10 Greatest Guitar Duos In Rock Music History
6. Stone Gossard and Mike McCready - Pearl Jam
Looking back on the music that they made, can we really call Pearl Jam a grunge band? As much as they repped for Seattle and became one of the biggest bands around right as grunge was starting to reach its peak, their sound was nothing like the more...well...grunge-y stuff you were hearing out of people like the Melvins and Mudhoney. If you asked Stone Gossard, these guys are basically just a band from the '70s who just happened to form a few decades late.
Listening to some of the band's first few demos, Stone Gossard had a unique touch on how to write riffs the size of stadiums, with songs like Alive and Even Flow working incredibly well against Eddie Vedder's voice. The riffs are only going to take you so far, and we practically had a musical Swiss Army Knife on our hands with Mike McCready.

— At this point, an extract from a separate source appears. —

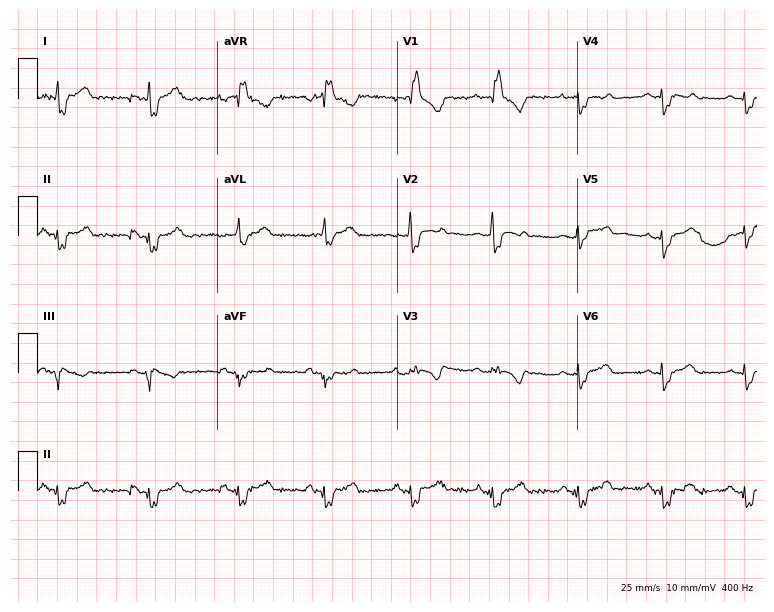
Standard 12-lead ECG recorded from a 40-year-old male patient. The tracing shows right bundle branch block (RBBB).

Despite some blow back from some alternative fans for leaning to heavy on classic rock cliches, McCready is the kind of bluesy guitar player that separated PJ from their competition, being as much a fan of people like Johnny Thunders as he was of people like Jimi Hendrix and Stevie Ray Vaughan. Though there are many different kinds of guitar sounds in grunge to begin with, there aren't many teams that have a pedigree that would make Neil Young proud.